In total, 35 patients with schizophrenia (mean age, 35.1±10.4 years; 17 females) and 19 controls (mean age, 34.5±8.4 years; 11 females) participated in the study. Among 35 patients with schizophrenia, 21 were a remitted state, and 13 had active symptoms of schizophrenia. One patient who finished the fMRI test did not participate in our clinical evaluation. Based on the previous study,22) we defined the remitted state as no rating ≥4 (moderate) on any of 4 psychotic items (delusion, suspiciousness/persecution, hallucinatory behavior, conceptual disorganization) of the Positive and Negative Syndrome Scale (PANSS) for 2 months. All patients met the criteria of the Diagnostic and Statistical Manual of Mental Disorders 4th edition, text revision (DSM-IV-TR) for schizophrenia, according to the Structured Clinical Interview for DSM-IV (SCID).23) Severity of symptoms was evaluated with PANSS24) and the Clinical Global Impression-Schizophrenia scale (CGI-SCH)25) by two psychiatrists.
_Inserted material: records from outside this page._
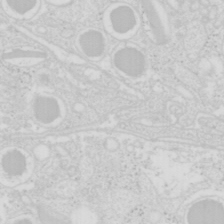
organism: Mouse
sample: Pancreas
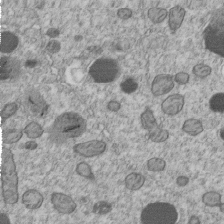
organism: C. elegans
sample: C. elegans embryo early stage
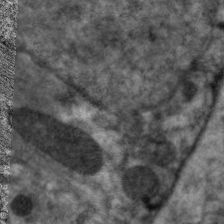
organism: C. elegans
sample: Pharynx
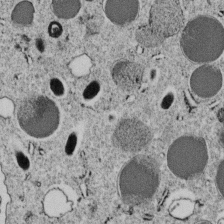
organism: C. elegans
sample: C. elegans embryo early stage
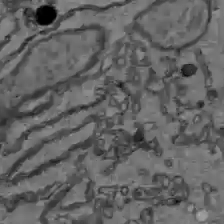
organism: C57BL Mouse
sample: Liver
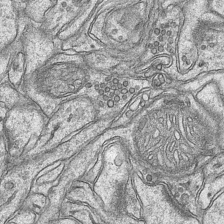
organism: Mouse
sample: CA1 Hippocampus
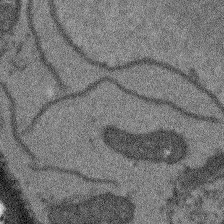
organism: Arabidopsis thaliana
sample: Root tip
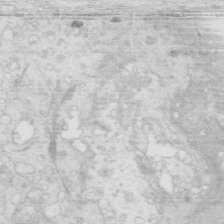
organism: Mouse
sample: Multiciliated cells
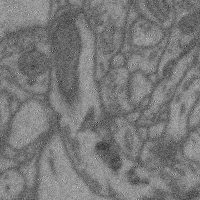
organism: Mouse
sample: Cerebral cortex
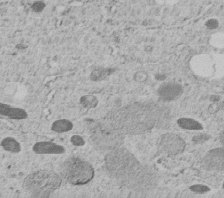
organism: C. elegans
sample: C. elegans embryo early stage
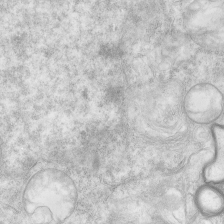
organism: Human
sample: Neocortex
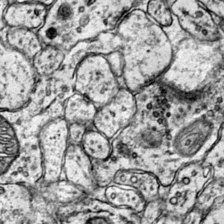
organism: Mouse
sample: Primary visual cortex
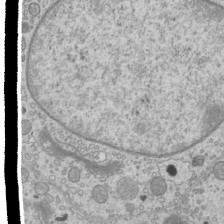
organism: Mouse
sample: Cilia; mouse epididymis
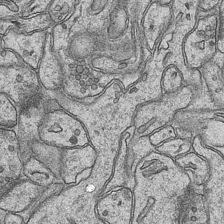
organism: Mouse
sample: CA1 Hippocampus
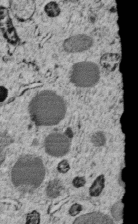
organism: C. elegans
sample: C. elegans embryo early stage
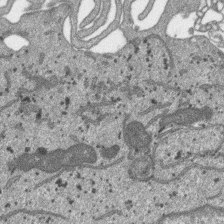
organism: Human
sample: Lung epithelial cells infected with SARS-CoV-2
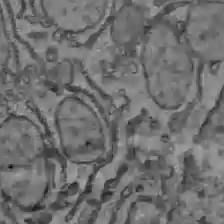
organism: C57BL Mouse
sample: Liver
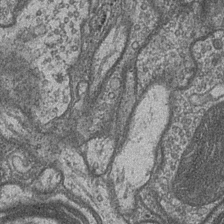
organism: Drosophila
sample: Optic medulla
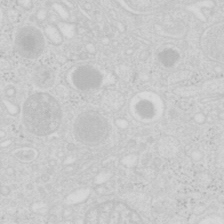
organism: Mouse
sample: Pancreas
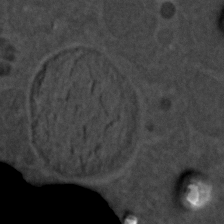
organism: C. elegans
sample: C. elegans embryo
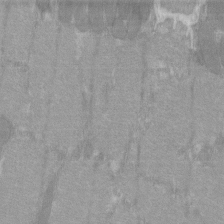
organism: C57BL Mouse
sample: Tibialis anterior muscle cell
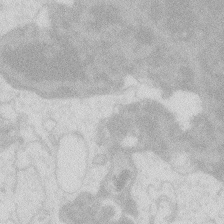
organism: Zebrafish
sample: Macrophage
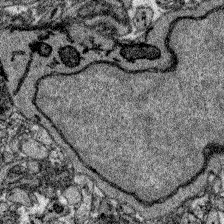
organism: Zebrafish
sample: Larval olfactory bulb
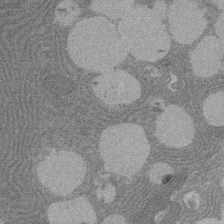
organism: Rat
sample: Salivary granule
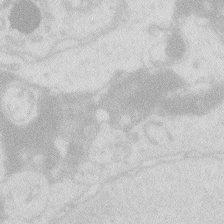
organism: Zebrafish
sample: Macrophage
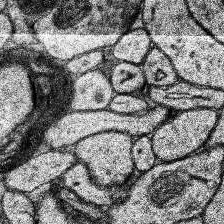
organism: Human
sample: Temporal Lobe
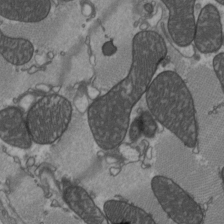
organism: C57BL Mouse
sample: Heart
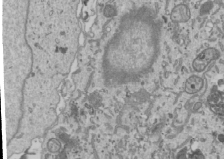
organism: Human
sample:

All control subjects were screened for Axis I psychiatric disorders using the SCID. Detailed characteristics of the subjects and statistical comparisons between the patients with schizophrenia and the controls are described in Table 1. All subjects joined this study voluntarily and provided a written informed consent. The study was approved by the Ethics Committee of Chonbuk National University Hospital (No. CUH 2012-08-001).
Table 1

Characteristics of the participants (all schizophrenia and control)

VariableSchizophrenia (all) (n=35)Control (n=19)p value
Age (yr)35.8±10.533.9±8.20.51
Education (yr)12.6±2.216.9±3.3<0.001
Sex, male/female20/158/110.29
Handedness*, right/left32/117/00.47

Values are presented as mean±standard deviation or number only.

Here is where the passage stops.